In [83]:
'''
这段代码演示svm关于乳腺癌检测应用的一个实例，仔细阅读，能够发现---模型选择与参数调优的重要性！！！！！

'''
import time  #时间戳
import numpy as np
from sklearn.svm import SVC
from sklearn.datasets import load_breast_cancer       #导入乳腺癌数据集，sklearn的datasets里有很多数据集
from sklearn.model_selection import train_test_split  #导入数据集切分函数！！！！
from sklearn.model_selection import GridSearchCV
from sklearn import metrics   #与查准率，召回率，f1有关

In [84]:
#加载数据集
cancer = load_breast_cancer()
X = cancer.data
y = cancer.target
print('data shape:{0}; no. positive:{1}; no. negative:{2}'.format(X.shape, y[y==1].shape[0], y[y==0].shape[0]))  #打印正负类数
X_train, X_test, y_train, y_test = train_test_split(X, y, test_size=0.2)  #数据集切分,分成训练集，测试集

data shape:(569, 30); no. positive:357; no. negative:212


In [85]:
#注意下面输出结果----过拟合（gamma的影响），！！！！！
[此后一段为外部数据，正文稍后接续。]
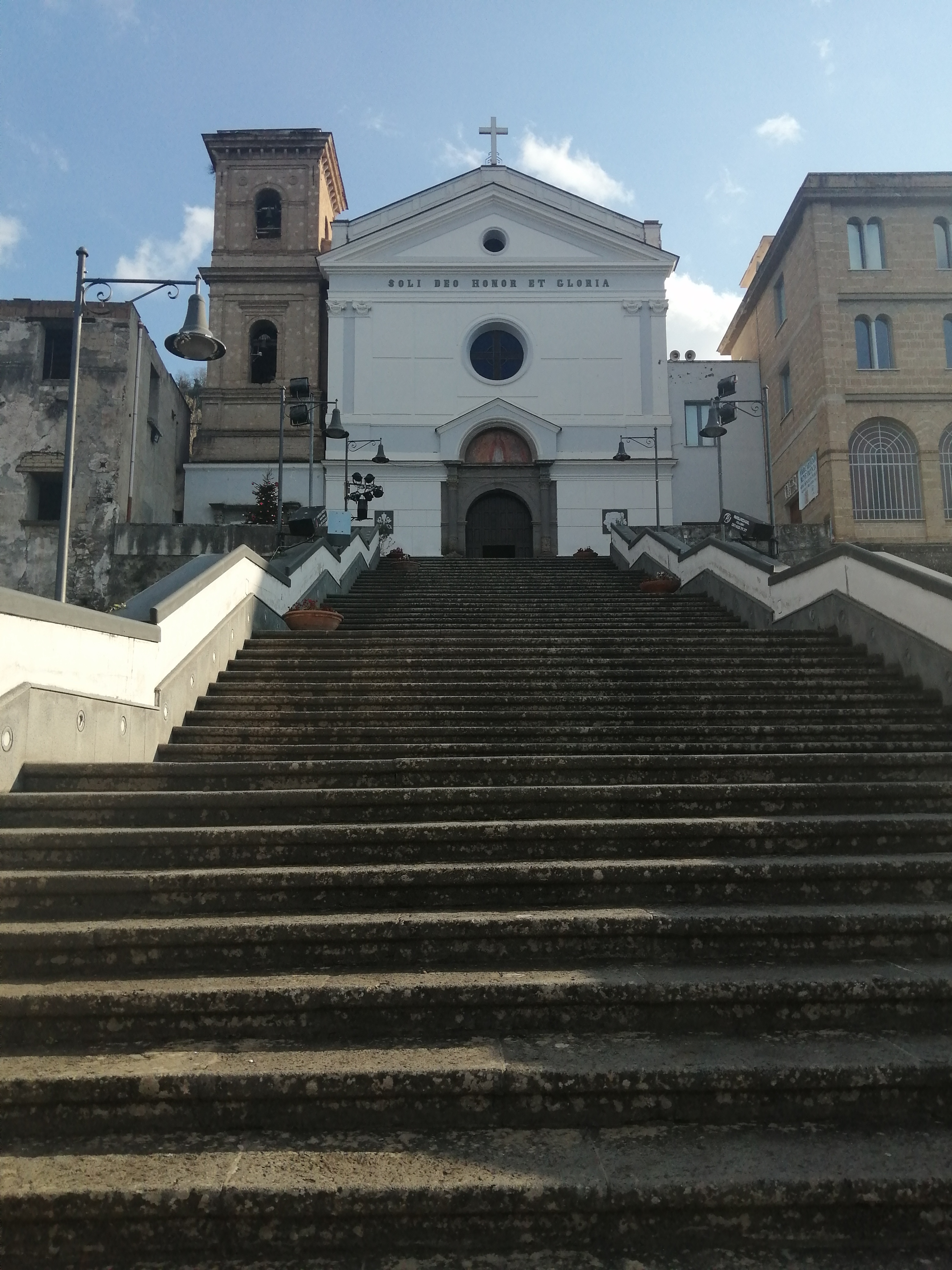 Santuario diSanta Maria a Parete, Liveri
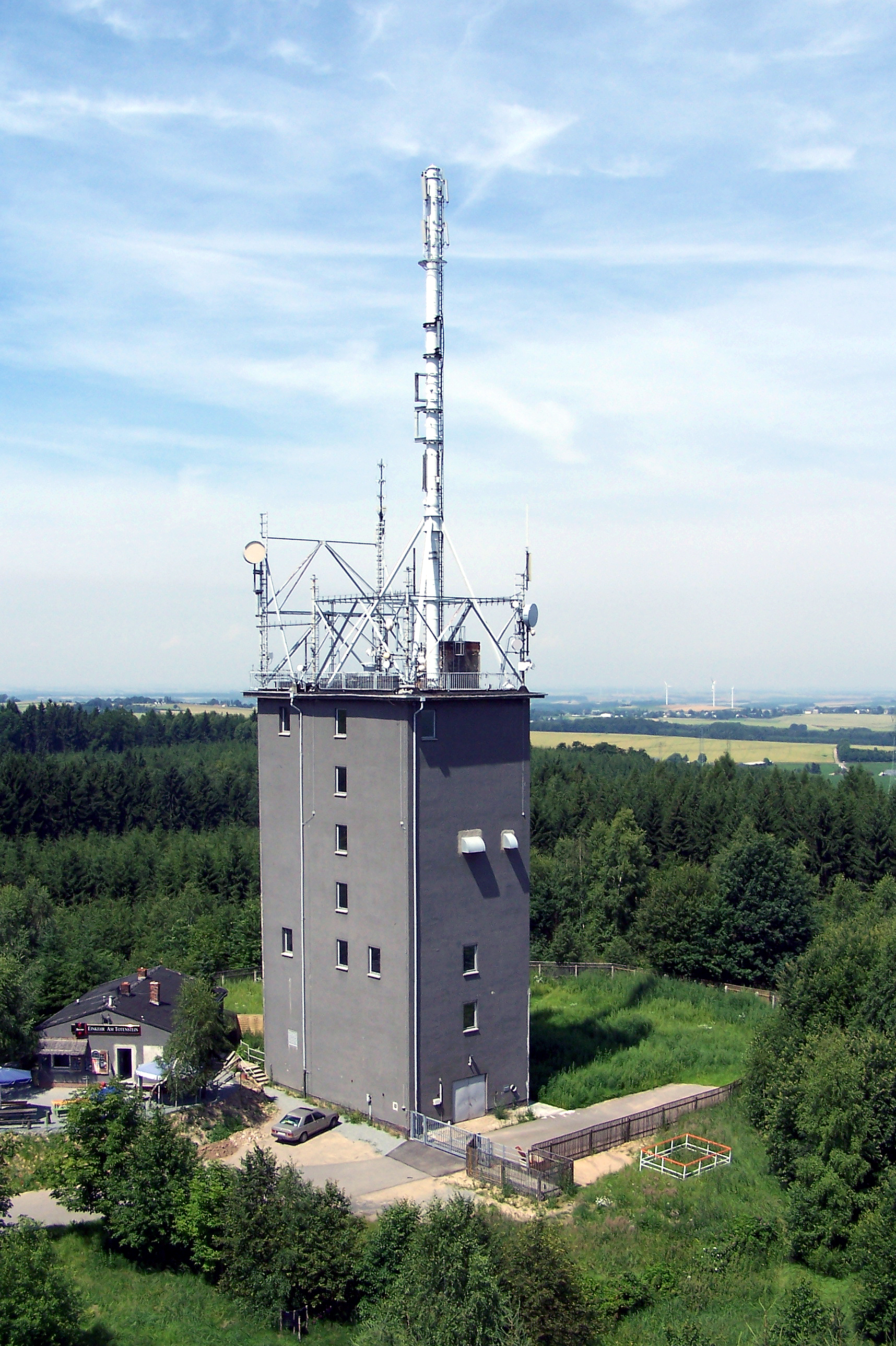 Das Foto zeigt einen Funkturm auf dem Totenstein bei Chemnitz.
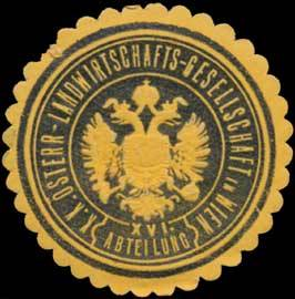 Sealing stamp Title: K.K. österr. Landwirtschafts-Gesellschaft in Wien Description: XVI. Abteilung, gelb, schwarz, geprägt Place: Wien size: 4 cm
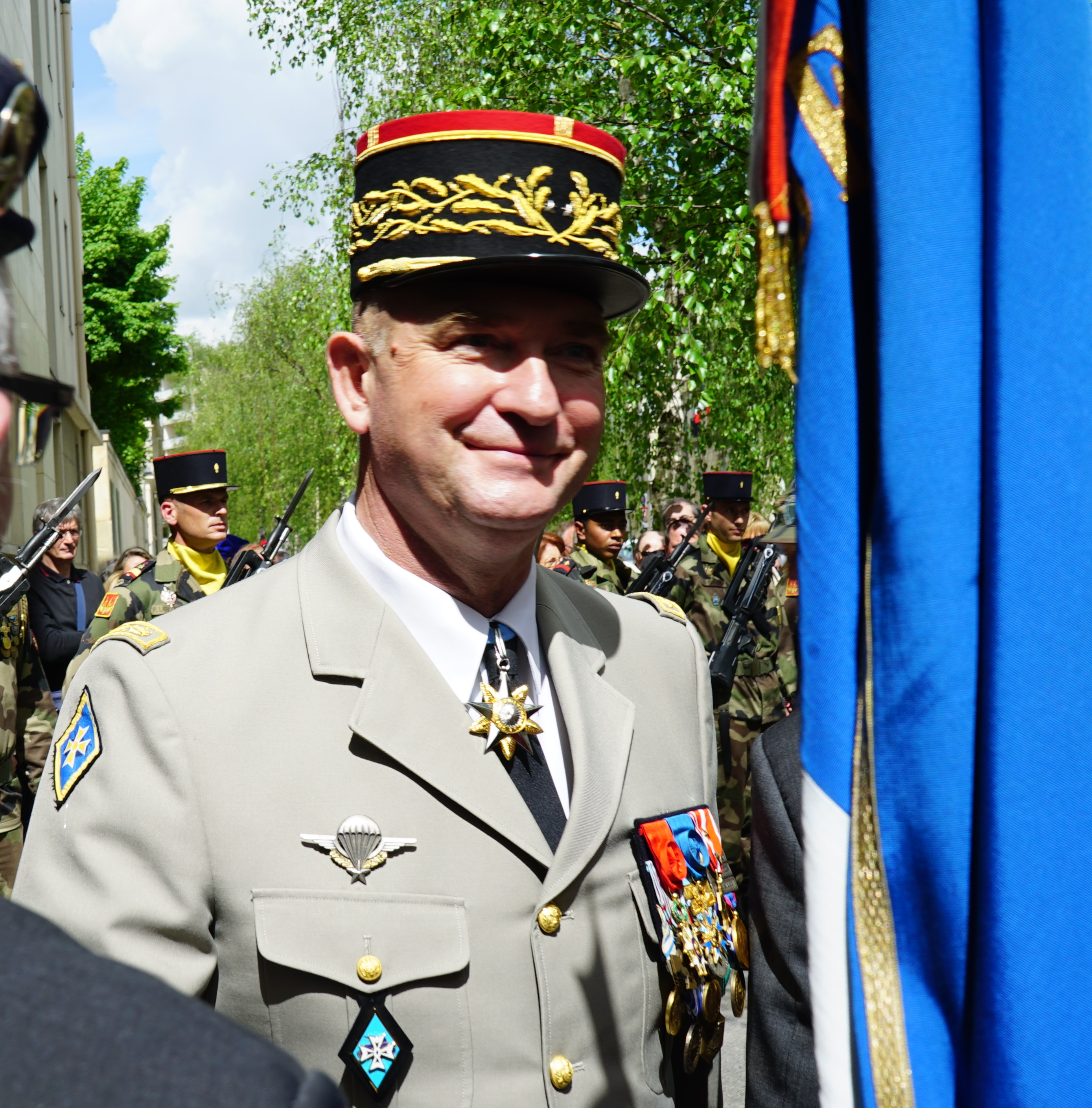 avrile 2015 commémoration de l'acte de reddition.
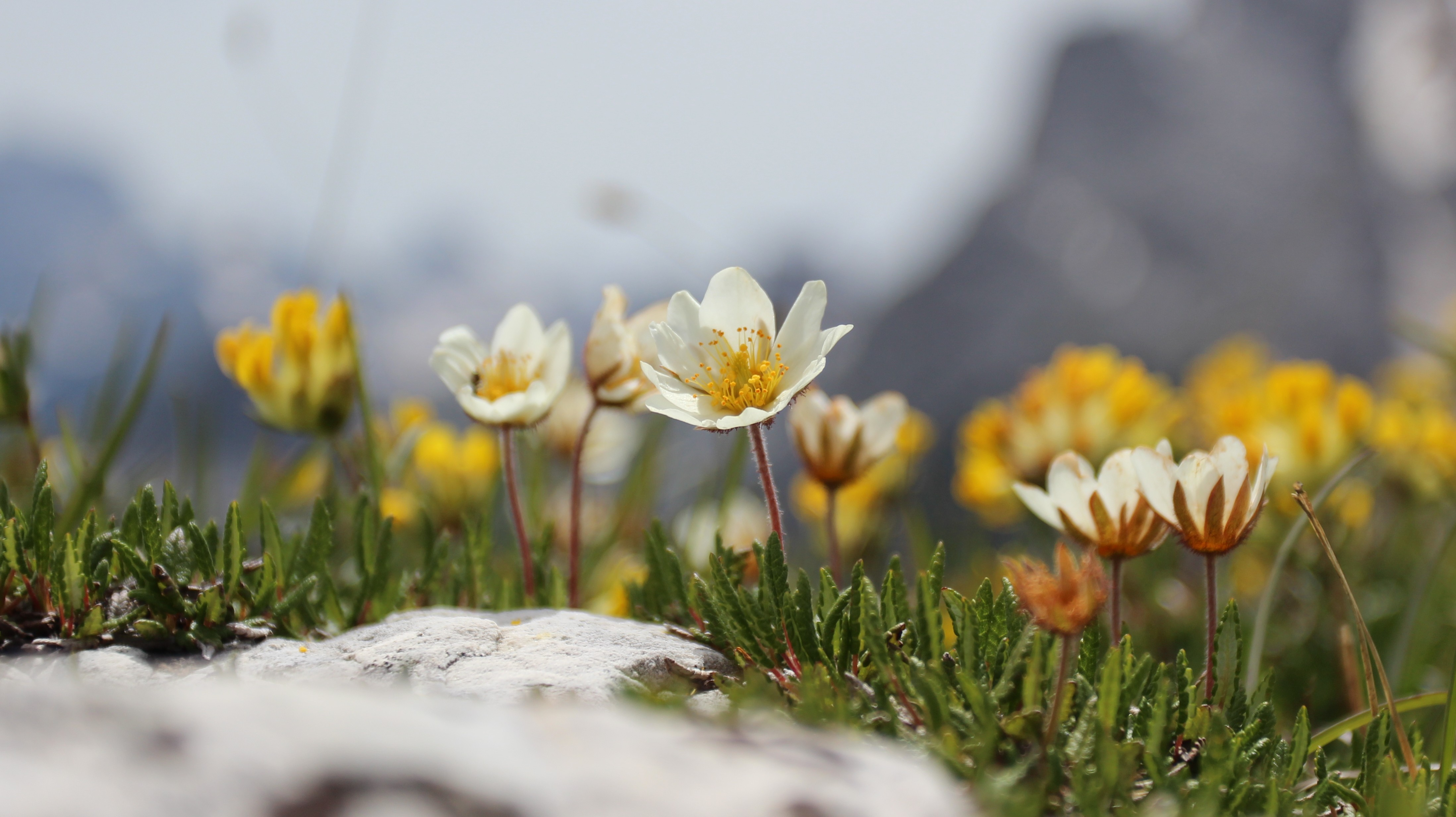 Weiße Silberwurz (Dryas octopetala)
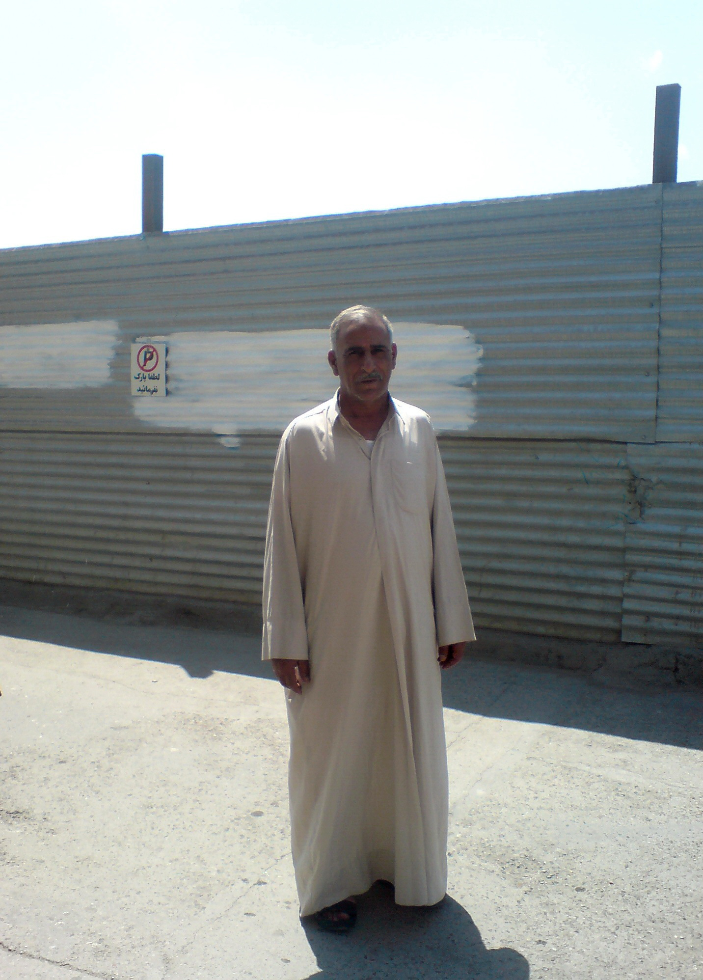 Iraqi Arab Men in Nishapur-Khorasan.
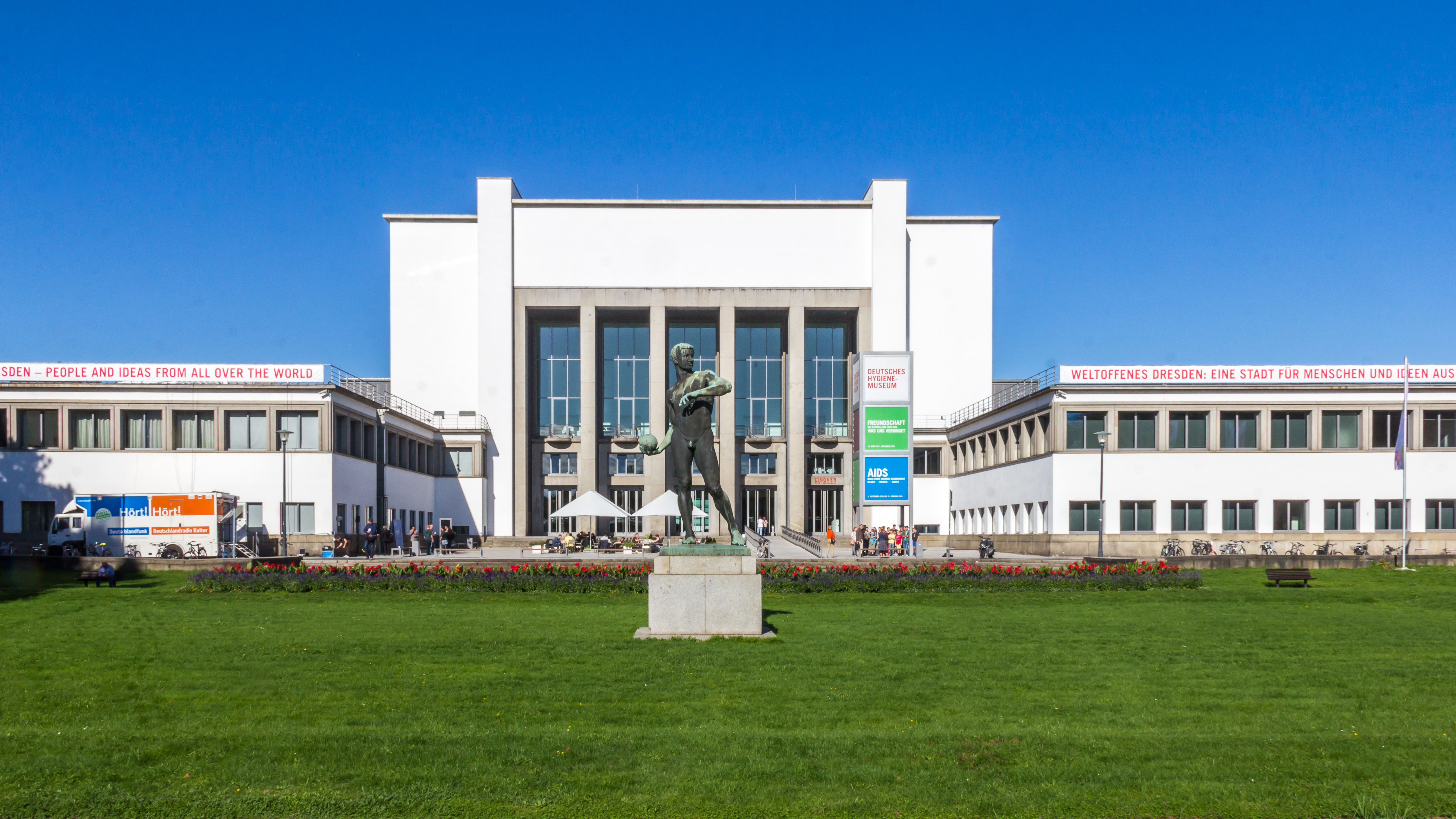 Deutsches Hygienemuseum, mit Plastik Ballwerfer von Richard Daniel Fabricius This is a photograph of an architectural monument.It is on the list of cultural monuments of Dresdener Stadtteil Altstadt I

注意这里gamma可能与吴恩达讲解有出入,C的影响与吴恩达一致
#使用RBF高斯核函数
clf = SVC(C=1, kernel='rbf', gamma=0.1)
start = time.clock()
clf.fit(X_train, y_train)
print("耗时：",time.clock()-start)
print("Train_score:{0}\nTest_score:{1}".format(clf.score(X_train, y_train), clf.score(X_test, y_test))) #打印训练集测试集正确率

耗时： 0.016562696480100596
Train_score:1.0
Test_score:0.6754385964912281


In [86]:
'''
下面用GridSearchCV来自动选择γ的最优参数以及对应的交叉验证评分及召回率和F1得分！！！！！！！
'''

thresholds = np.linspace(0, 0.001, 100)
# 通过交叉验证设置参数
param_grid = {'gamma': thresholds}

clf = GridSearchCV(SVC(kernel='rbf'), param_grid, cv=5)
start = time.clock()
clf.fit(X_train, y_train)
print("耗时：",time.clock()-start)
print("best param: {0}\nbest score: {1}".format(clf.best_params_,  clf.best_score_))
y_pred = clf.predict(X_test)

print("查准率：",metrics.precision_score(y_pred, y_test))
print("召回率：",metrics.recall_score(y_pred, y_test))
print("F1：",metrics.f1_score(y_pred, y_test))

耗时： 6.52321767588745
best param: {'gamma': 8.080808080808081e-05}
best score: 0.945054945054945
查准率： 0.935064935064935
召回率： 0.9473684210526315
F1： 0.9411764705882352


In [89]:
#使用多项式核函数
clf = SVC(C=1., kernel='poly',gamma='auto', degree=2)
start = time.clock()
clf.fit(X_train, y_train)
print("耗时：",time.clock()-start)

y_pred = clf.predict(X_test)
print("Train_score:{0}\nTest_score:{1}".format(clf.score(X_train, y_train), clf.score(X_test, y_test)))
print("查准率：",metrics.precision_score(y_pred, y_test))
print("召回率：",metrics.recall_score(y_pred, y_test))
print("F1：",metrics.f1_score(y_pred, y_test))

耗时： 30.933629662018404
Train_score:0.9714285714285714
Test_score:0.9736842105263158
查准率： 0.987012987012987
召回率： 0.9743589743589743
F1： 0.9806451612903225


In [None]:
#注意对比以上两种模型的优缺点！！！！！！